The rapidly growing Russian community in Nice quickly outgrew its first church in the city, and in 1899, Empress Maria Fyodorovna provided support for the building of the grand St. Nicholas’ Russian Orthodox Cathedral. Consecrated in 1913, it was the first Russian Orthodox church beyond the boundaries of the Empire to be granted cathedral status. Today, the cathedral is embroiled in a complex, political battle for ownership between the local parish, the Moscow-based Russian Orthodox Church and the Russian government.

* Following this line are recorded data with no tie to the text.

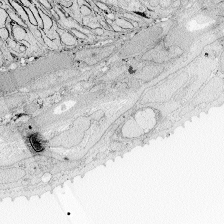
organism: Zebrafish
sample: Whole-Brain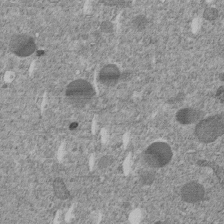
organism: C. elegans
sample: C. elegans embryo early stage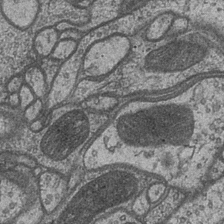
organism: Drosophila
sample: Optic medulla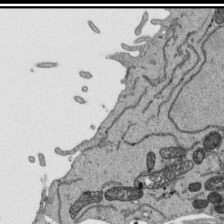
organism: Human
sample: Mitochondria in HCT116 cells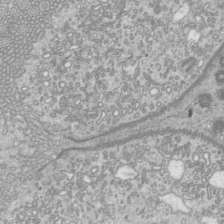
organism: Mouse
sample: Cilia; mouse epididymis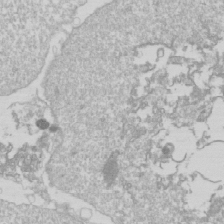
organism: Drosophila
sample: Cell division; meiosis; drosophila spermatocytes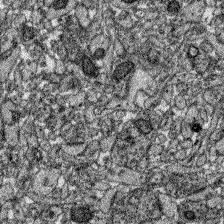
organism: Zebrafish
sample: Larval olfactory bulb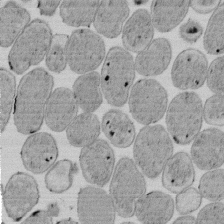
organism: E. coli
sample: Bacterial nucleoid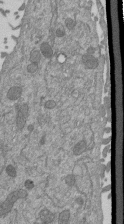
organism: Mouse
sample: ED-1 cell nuclei; centrioles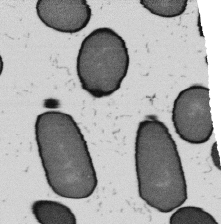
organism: B. subtilis
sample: Bacterial spore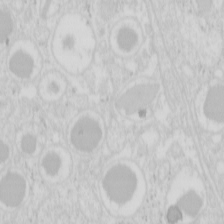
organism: Mouse
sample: Pancreas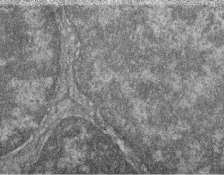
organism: Zebrafish
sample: Cilia; retinal pigment epithelium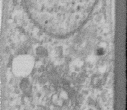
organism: Human
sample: Centriole in RPE cells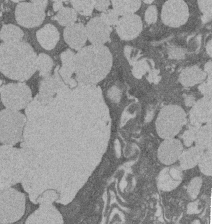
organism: Rat
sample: Salivary granule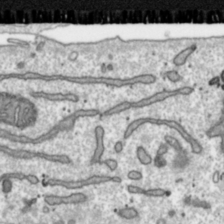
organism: Toxoplasma gondii
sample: Parasites in a vacuole inside a host cell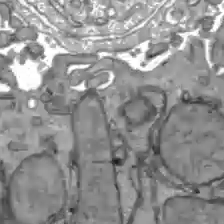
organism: C57BL Mouse
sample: Liver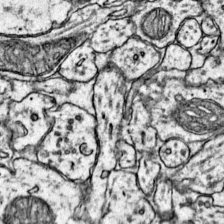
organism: Mouse
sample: Primary visual cortex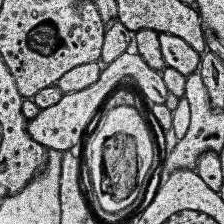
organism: Human
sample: Temporal Lobe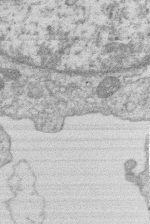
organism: Human
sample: Macrophage cells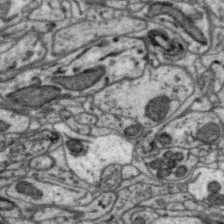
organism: Zebra finch
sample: Brain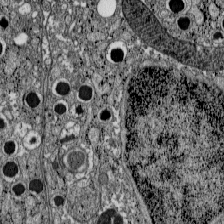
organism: C57BL Mouse
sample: Pancreatic islet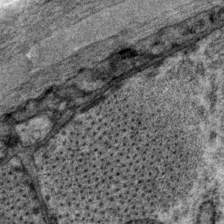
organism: P. pacificus
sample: Pharynx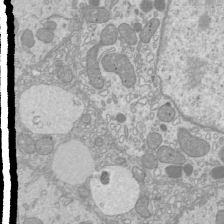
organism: Mouse
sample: Cilia; mouse epididymis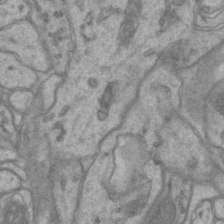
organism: Mouse
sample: CA1 Hippocampus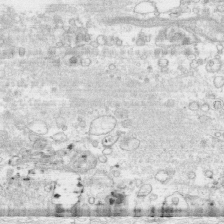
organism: Human
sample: CRL-1474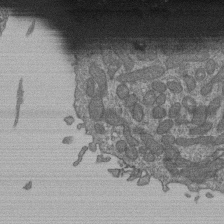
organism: Human
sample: Retinal organoid Rod and Cone cells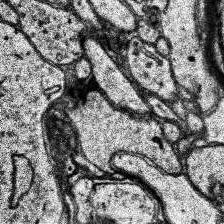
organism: Human
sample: Temporal Lobe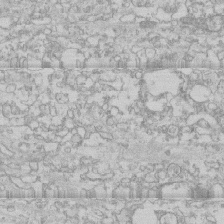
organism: Human
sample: CRL-1474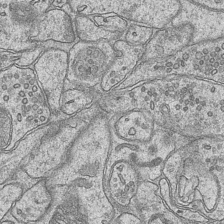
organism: Mouse
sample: CA1 Hippocampus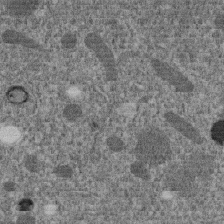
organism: C. elegans
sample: C. elegans embryo early stage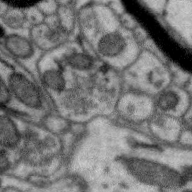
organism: Zebra finch
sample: Brain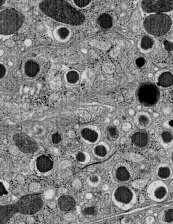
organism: C57BL Mouse
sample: Pancreatic islet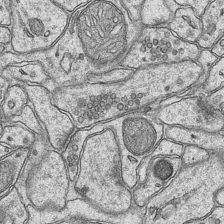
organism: Mouse
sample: CA1 Hippocampus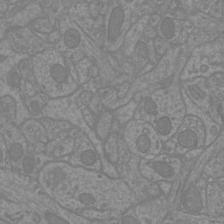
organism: Mouse
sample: Cortical neurons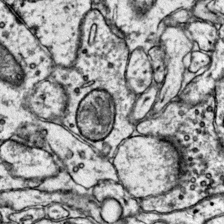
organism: Mouse
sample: Primary visual cortex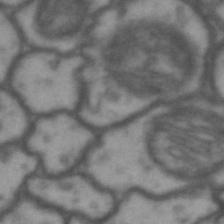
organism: Drosophila
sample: Brain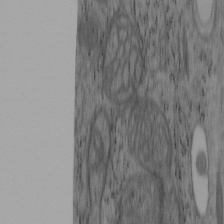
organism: Human
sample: HeLa cells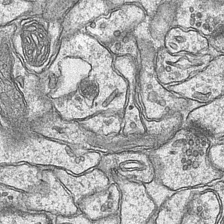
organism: Mouse
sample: CA1 Hippocampus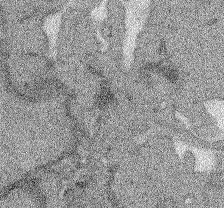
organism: Human
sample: HeLa cells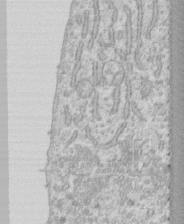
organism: Human
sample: CRL-1474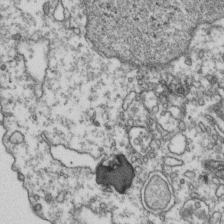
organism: Human
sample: Activated Jurkat CD4+ T cells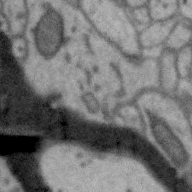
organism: Zebra finch
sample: Brain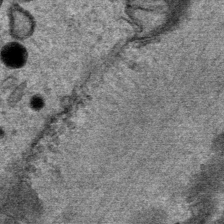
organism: Mouse
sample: Mouse Salivary gland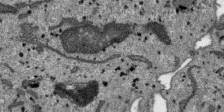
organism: Human
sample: Lung epithelial cells, uninfected (mock) control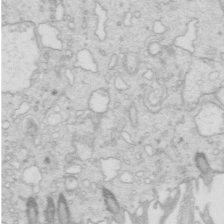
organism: Mouse
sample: Multiciliated cells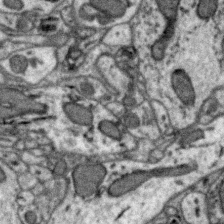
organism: Zebra finch
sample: Brain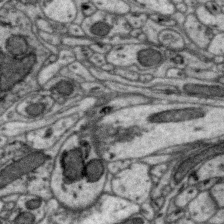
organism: Zebra finch
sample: Brain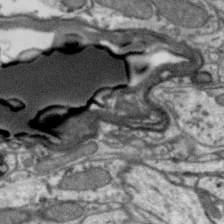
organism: Zebra finch
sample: Brain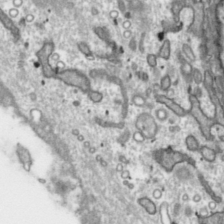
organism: Toxoplasma gondii
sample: Parasites in a vacuole inside a host cell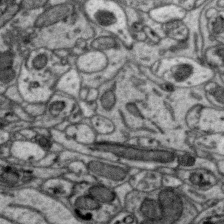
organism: Zebra finch
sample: Brain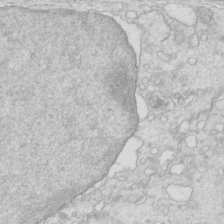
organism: Mouse
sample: Multiciliated cells

Not surprisingly, Russian ecclesiastical architecture on the Riviera attracted some of the finest architects of the day — and Russians were not preferred over other nationalities. Mikha Preobrajensky, principal architect of the Nice cathedral, had already designed opulent churches for Florence and Tallinn. He was Russian. But in Sanremo, it was French architect Eugène Ferrat who secured the contract for the local Russian church. Ferrat’s design for the Sanremo municipal casino, completed in 1906, had been widely acclaimed. Lyonnais architect Louis Nouveau, responsible for the Cannes church, was best known for his elegant hotel architecture. In Menton, the Russian community turned to a little-known Danish architect, Hans-Georg Tersling. His delicate design was a sole foray into religious architecture for a man who went on to design such landmark buildings as the Villa Masséna in Nice and the Palais d’Europe in Menton.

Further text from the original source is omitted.